月海流看了看窗外,严肃告诉她:“这附近有强烈的怨气,你可能是八字偏弱,受怨气影响也比普通人更重。这种程度的怨气,普通人最多是觉得不大舒服,很少人有你这么大的反应。”
梅落庭苦笑一声。作为惩罚的一部分,被贬的神仙在凡间运势极差,而且极容易被妖邪为难。虽然下凡历练的神仙投胎后也会变成弱鸡凡人,但如果有妖邪胆敢伤害下凡历练的神仙,土地神和值日功曹必然会出来阻拦,天界也会降下天谴。而被贬的神仙只能任妖邪欺负,虽然妖邪不能真下杀手,但偶尔使点坏,让他们生病倒霉,还是可以的。
天界也默许了妖邪对被贬神仙开虐,毕竟他们被贬下凡就是为了赎罪,多受些磨难也是应该的。所以怨气阴气之类,对被贬神仙的伤害也远超普通人。

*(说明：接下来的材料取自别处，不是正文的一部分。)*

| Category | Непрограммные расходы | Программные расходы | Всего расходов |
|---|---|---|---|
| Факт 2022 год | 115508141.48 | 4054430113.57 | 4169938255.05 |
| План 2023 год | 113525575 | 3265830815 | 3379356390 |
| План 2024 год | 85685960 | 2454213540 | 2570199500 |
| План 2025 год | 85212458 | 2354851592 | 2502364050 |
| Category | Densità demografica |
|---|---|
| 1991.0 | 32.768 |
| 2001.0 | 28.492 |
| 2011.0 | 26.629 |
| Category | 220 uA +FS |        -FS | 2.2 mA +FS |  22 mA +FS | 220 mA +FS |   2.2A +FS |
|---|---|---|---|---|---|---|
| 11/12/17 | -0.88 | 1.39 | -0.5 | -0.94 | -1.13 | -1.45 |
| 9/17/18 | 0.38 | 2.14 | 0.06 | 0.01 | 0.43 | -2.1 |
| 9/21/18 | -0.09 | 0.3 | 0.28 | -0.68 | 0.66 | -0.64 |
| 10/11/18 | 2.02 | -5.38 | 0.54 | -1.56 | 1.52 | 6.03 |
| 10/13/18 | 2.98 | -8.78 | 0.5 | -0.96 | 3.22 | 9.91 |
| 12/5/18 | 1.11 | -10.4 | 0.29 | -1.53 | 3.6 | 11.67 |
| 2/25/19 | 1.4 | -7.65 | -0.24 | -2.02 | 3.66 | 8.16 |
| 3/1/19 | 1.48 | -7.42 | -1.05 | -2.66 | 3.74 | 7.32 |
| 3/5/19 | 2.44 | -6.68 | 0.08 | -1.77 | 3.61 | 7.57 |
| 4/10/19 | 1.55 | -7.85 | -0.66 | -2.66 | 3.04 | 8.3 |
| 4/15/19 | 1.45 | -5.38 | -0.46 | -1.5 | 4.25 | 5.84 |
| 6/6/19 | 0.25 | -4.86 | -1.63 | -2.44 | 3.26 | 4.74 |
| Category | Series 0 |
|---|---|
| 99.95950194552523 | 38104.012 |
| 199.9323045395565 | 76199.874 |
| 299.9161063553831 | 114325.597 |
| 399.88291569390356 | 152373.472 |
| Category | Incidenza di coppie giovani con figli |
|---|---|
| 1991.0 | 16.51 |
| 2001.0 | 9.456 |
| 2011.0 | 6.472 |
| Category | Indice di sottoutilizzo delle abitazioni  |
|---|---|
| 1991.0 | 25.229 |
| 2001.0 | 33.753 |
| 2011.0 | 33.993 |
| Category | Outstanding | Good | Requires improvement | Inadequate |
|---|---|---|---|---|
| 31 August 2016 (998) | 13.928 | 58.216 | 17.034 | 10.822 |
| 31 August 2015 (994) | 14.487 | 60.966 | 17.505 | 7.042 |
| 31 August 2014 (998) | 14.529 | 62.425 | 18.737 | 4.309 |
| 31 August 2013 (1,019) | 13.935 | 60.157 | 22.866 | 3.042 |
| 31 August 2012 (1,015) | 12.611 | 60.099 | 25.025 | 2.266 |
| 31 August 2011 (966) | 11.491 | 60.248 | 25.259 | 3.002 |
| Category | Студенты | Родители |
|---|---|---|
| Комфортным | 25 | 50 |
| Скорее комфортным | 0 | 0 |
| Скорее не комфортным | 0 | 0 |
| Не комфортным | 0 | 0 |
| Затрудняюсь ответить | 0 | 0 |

月海流安慰道:“没事,我们这一行经常要出入阴气重的地方,所以我总会随身带两张辟邪符,要是同行者八字弱,对这些敏感,我就给他们一张护身。这张辟邪符就给你护身吧,这个能用一年,能让阴气怨气小邪祟都不能近身,收你五十两银子就好。”
若是不懂规矩的人,一定会破口大骂月海流趁火抢劫。但梅落庭明白,他们这一派的规矩是,请符者一定要付钱才能表示诚心,而且这个钱必须自己掏,不能由他人代付,画符者也不可免费赠送。月海流身为国师当然不是吃干饭的,他画的符确实有点用,五十两银子是很划算。只是梅落庭才刚出狱,虽然出狱时狱卒巴结地送了点零钱,还是凑不齐五十两银子。

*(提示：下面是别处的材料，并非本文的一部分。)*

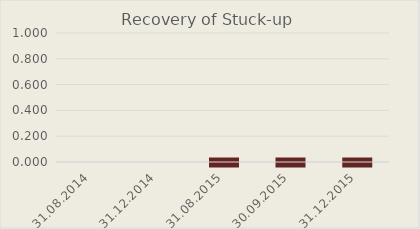
| Category | Recovery of Stuck-up |
|---|---|
| 31.08.2014 | 0 |
| 31.12.2014 | 0 |
| 31.08.2015 | 0 |
| 30.09.2015 | 0 |
| 31.12.2015 | 0 |
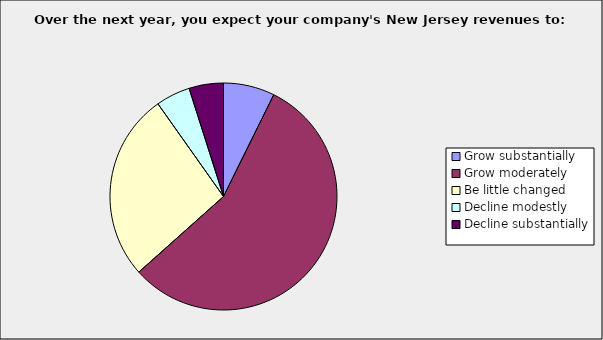
| Category | Series 0 |
|---|---|
| Grow substantially | 0.073 |
| Grow moderately | 0.561 |
| Be little changed | 0.268 |
| Decline modestly | 0.049 |
| Decline substantially | 0.049 |
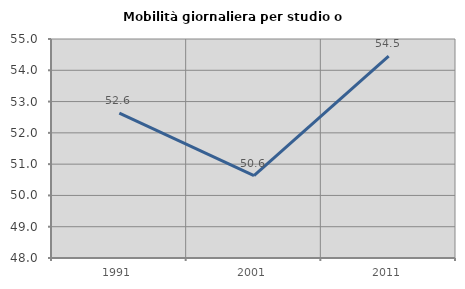
| Category | Mobilità giornaliera per studio o lavoro |
|---|---|
| 1991.0 | 52.634 |
| 2001.0 | 50.632 |
| 2011.0 | 54.454 |
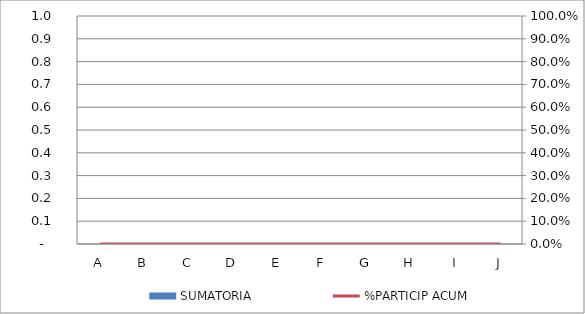
| Category | SUMATORIA |
|---|---|
| A | 0 |
| B | 0 |
| C | 0 |
| D | 0 |
| E | 0 |
| F | 0 |
| G | 0 |
| H | 0 |
| I | 0 |
| J | 0 |
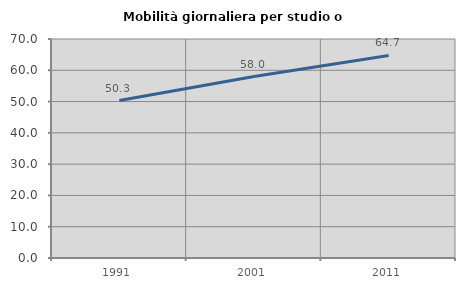
| Category | Mobilità giornaliera per studio o lavoro |
|---|---|
| 1991.0 | 50.342 |
| 2001.0 | 58.008 |
| 2011.0 | 64.738 |
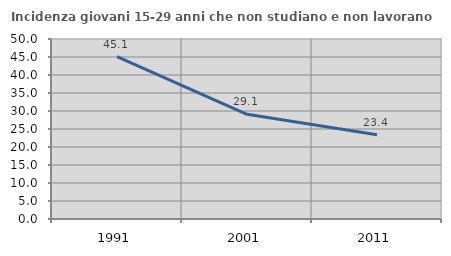
| Category | Incidenza giovani 15-29 anni che non studiano e non lavorano  |
|---|---|
| 1991.0 | 45.077 |
| 2001.0 | 29.091 |
| 2011.0 | 23.404 |
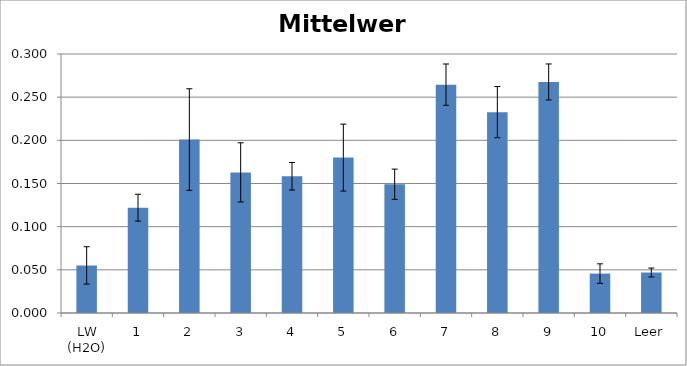
| Category | Mittelwert |
|---|---|
| LW (H2O) | 0.055 |
| 1 | 0.122 |
| 2 | 0.201 |
| 3 | 0.163 |
| 4 | 0.158 |
| 5 | 0.18 |
| 6 | 0.149 |
| 7 | 0.264 |
| 8 | 0.233 |
| 9 | 0.268 |
| 10 | 0.046 |
| Leer | 0.047 |
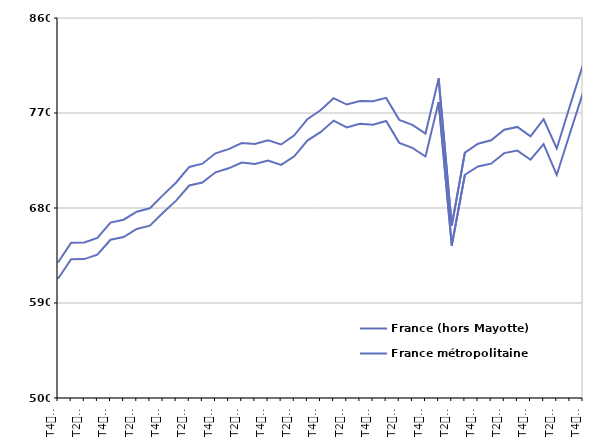
| Category | France (hors Mayotte) | France métropolitaine |
|---|---|---|
| T4
2012 | 628.4 | 613 |
| T1
2013 | 647.1 | 631.4 |
| T2
2013 | 647.4 | 631.6 |
| T3
2013 | 651.7 | 635.8 |
| T4
2013 | 666.2 | 649.9 |
| T1
2014 | 668.9 | 652.5 |
| T2
2014 | 676.5 | 660.1 |
| T3
2014 | 679.7 | 663.3 |
| T4
2014 | 692.2 | 675.5 |
| T1
2015 | 704.2 | 687 |
| T2
2015 | 718.9 | 701.3 |
| T3
2015 | 722 | 704.2 |
| T4
2015 | 731.8 | 713.8 |
| T1
2016 | 735.8 | 717.6 |
| T2
2016 | 741.5 | 723.1 |
| T3
2016 | 740.6 | 721.8 |
| T4
2016 | 744.2 | 724.9 |
| T1
2017 | 740.2 | 720.9 |
| T2
2017 | 748.8 | 729 |
| T3
2017 | 764.2 | 743.9 |
| T4
2017 | 772.6 | 751.8 |
| T1
2018 | 784 | 762.8 |
| T2
2018 | 778 | 756.3 |
| T3
2018 | 781.4 | 759.8 |
| T4
2018 | 781.1 | 758.9 |
| T1
2019 | 784.3 | 762.4 |
| T2
2019 | 763.5 | 741.7 |
| T3
2019 | 758.8 | 736.9 |
| T4
2019 | 750.5 | 728.8 |
| T1
2020 | 802.8 | 780.4 |
| T2
2020 | 663.3 | 644.5 |
| T3
2020 | 732.5 | 711.5 |
| T4
2020 | 740.9 | 719.4 |
| T1
2021 | 744.1 | 722 |
| T2
2021 | 754.1 | 732 |
| T3
2021 | 756.8 | 734.4 |
| T4
2021 | 747.9 | 725.7 |
| T1
2022 | 764.1 | 740.6 |
| T2
2022 | 736.4 | 711.3 |
| T3
2022 | 776.7 | 750.6 |
| T4
2022 | 815.9 | 789.3 |

月海流也知道她是穷光蛋,只是规矩不能废,只得说:“可以赊账。”
梅落庭连连道谢,从月海流手中接过辟邪符。
有了辟邪符,梅落庭整个人都精神了,对月海流挥手招呼:“不知这怨气从何而来,不如去看看?”
世间一切生灵,如果生前有极大的怨恨,死后便会怨气不散,怨气足够强大时甚至能使死者化为厉鬼。既然这里有怨气,说明附近定有横死者。
月海流很快就发现,怨气来自慕容美人卧房窗外的一丛芍药花下。他带梅落庭走到芍药花丛前,长袖临风地捻了个诀,默默念咒,随着破风声响起,一件闪烁着金属寒光之物从天而降。

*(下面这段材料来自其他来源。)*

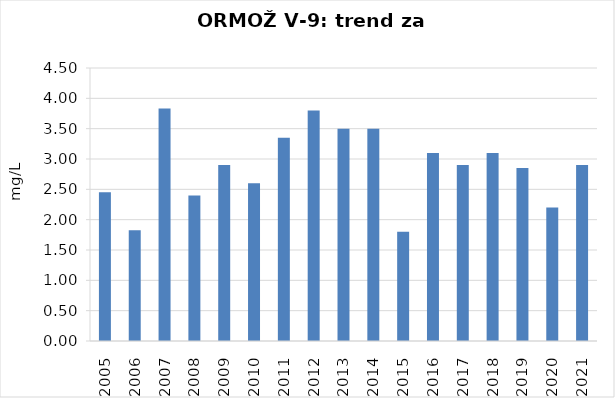
| Category | Vsota |
|---|---|
| 2005 | 2.45 |
| 2006 | 1.825 |
| 2007 | 3.833 |
| 2008 | 2.4 |
| 2009 | 2.9 |
| 2010 | 2.6 |
| 2011 | 3.35 |
| 2012 | 3.8 |
| 2013 | 3.5 |
| 2014 | 3.5 |
| 2015 | 1.8 |
| 2016 | 3.1 |
| 2017 | 2.9 |
| 2018 | 3.1 |
| 2019 | 2.85 |
| 2020 | 2.2 |
| 2021 | 2.9 |
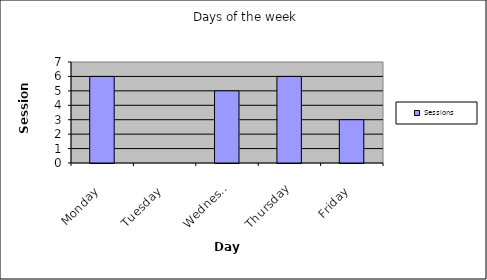
| Category | Sessions |
|---|---|
| Monday | 6 |
| Tuesday | 0 |
| Wednesday | 5 |
| Thursday | 6 |
| Friday | 3 |
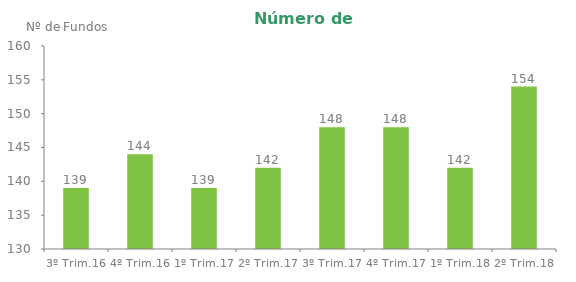
| Category | Series 0 |
|---|---|
| 3º Trim.16 | 139 |
| 4º Trim.16 | 144 |
| 1º Trim.17 | 139 |
| 2º Trim.17 | 142 |
| 3º Trim.17 | 148 |
| 4º Trim.17 | 148 |
| 1º Trim.18 | 142 |
| 2º Trim.18 | 154 |
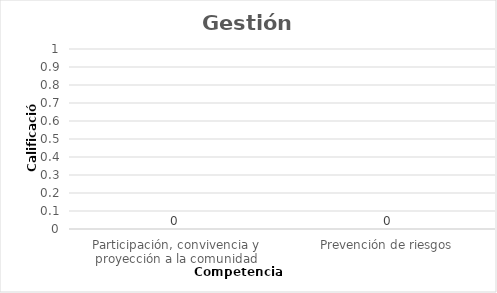
| Category | Series 0 |
|---|---|
| Participación, convivencia y proyección a la comunidad | 0 |
| Prevención de riesgos | 0 |
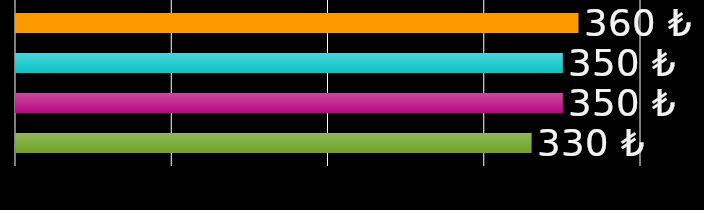
| Category | ev arkadaşı 1 | ev arkadaşı 2 | ev arkadaşı 3 | ev arkadaşı 4 |
|---|---|---|---|---|
| 0 | 360 | 350 | 350 | 330 |

“所以你召唤来了一把铁锹?”梅落庭看着落在面前的铁锹,小心翼翼地问。修行得道者,只要是金丹以上的级别,在凡间都被称为地仙。地仙虽然不能腾云驾雾出入天界,但也能御剑而行,他们的仙剑都有灵性,只要相隔不是太远,主人念咒召唤时便会听命飞到主人身边。刚刚月海流道骨仙风地念念有词,梅落庭以为他要召唤仙剑,没想到召来的只是个普通铁锹!
“是啊,我这一手摄物术使得很漂亮吧!” 月海流得意道。梅落庭注意到铁锹上的记号,原来那是从御花园的花匠那里摄来的。她掩面无语——真正的得道者都能千里之外摄物,你从宫中花匠房中摄物算什么!还不如直接跑去跟花匠借个铁锹呢!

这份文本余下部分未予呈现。